Ввели его в камеру под вечер в конце октября и в первую же ночь вызвали на допрос. Утром, увидев его поникшую, стриженную под машинку, седоватую голову, я решил спросить, за что его взяли.
– Выступал против стахановского движения…
– Как это, где выступал? — опешил я.
– Выступать-то я вроде не выступал. Это у следователя в обвинении так записано.
Его "дело" выглядело так же, как и большинство "дел", наскоро состряпанных в те годы. Добро, которого он желал и добивался, ему поставили во зло.
На Парфинском фанерном заводе, раскинувшемся на левом берегу Ловати, в десяти верстах от городка, Ширяев проработал более десяти лет. Сначала рядовым лущильщиком, потом помощником мастера и года два
"Преступление" Ширяева зародилось еще в начале бума стахановского движения, когда не только отдельные отрасли промышленности, но буквально все фабрики и заводы всех наркоматов стремились завести у себя своего Стаханова. И неважно, что только один, а не большинство рабочих будет работать по методу Алексея Стаханова, одного для отчета достаточно…
На Парфинском заводе тоже вскоре появился свой стахановец — лущильщик Пухов, который стал давать две нормы, но с помощью… десятка подсобников: ему подкатывали лучше распаренные и окоренные чураки, немедленно убирали отходы из-под станка, а если станок начинал "дурить", рядом стоял запасной, специально для него. Пухов давал более двух норм выработки, тогда как остальные лущилыдики не всегда давали и норму, и эти обстоятельства приводили к ропоту и порождали между рабочими нездоровые взаимоотношения.
– Я внес ряд конструктивных предложений, внедрение которых могло бы коренным образом изменить процесс лущения и удвоить производительность всего цеха, то есть сделать стахановское движение у нас массовым и надолго. Но в дирекции и в парткоме мне сказали, что моя "затея" требует дополнительных затрат, много хлопот и времени, а им надо поскорее. "Вы лучше добейтесь, чтобы при той же технологии в цеху было больше стахановцев!"-учили меня там. А как же добиваться, если чураки из окорочной поступают с перебоями и некачественные? У лущильщика половина времени уходит на доделку чураков, прежде чем он вставит его в суппорты и выдаст шпон. А Пухов уже "гремел" по всему Фанертресту, дирекции это льстило, однако общая выработка завода не увеличивалась…

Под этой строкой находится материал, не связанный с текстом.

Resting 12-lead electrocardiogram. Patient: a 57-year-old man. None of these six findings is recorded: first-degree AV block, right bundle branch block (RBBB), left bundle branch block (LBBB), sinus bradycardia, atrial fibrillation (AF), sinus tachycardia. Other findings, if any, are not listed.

– Потемкинские-то деревни у нас на Руси введены еще при матушке Екатерине Второй, — не удержался от замечания Кудимыч.
– Дело дошло до того, что меня чуть не исключили из партии, — продолжал Ширяев. — Но тут прибыл новый директор Трутнев, и он вскоре внедрил мои старые предложения. Только забыли, что это я предлагал. Я уже был у кого-то на заметке как смутьян…
Странное дело, кого в нашей камере ни возьми, каждый был скорее передовиком и новатором, нежели консерватором. И уж ни в коем случае не вредителем, не врагом.
Нет худа без добра; никогда я, вероятно, не узнал бы столько хороших людей и столько сломанных судеб, если б не сидел за решеткой заснеженного окна, и если б не эта решетка, я бы еще ох как не скоро утратил бы свои иллюзии.
…Бывший ветеринарный врач Бондарец еще реже Ширяева вступал в общие беседы и большей частью пребывал в грустной задумчивости, часами сидя не шевелясь и ни на что не реагируя. На допросы вызывали, его довольно часто, нудно выпытывая, не связан ли он группой арестованных в разное время руководящих работников района, якобы вредивших в сельском хозяйстве по заданиям каких-то правых уклонистов. Не однажды возвращался он с допросов истерзанным духовно и физически, но никаких протоколов не подписывал.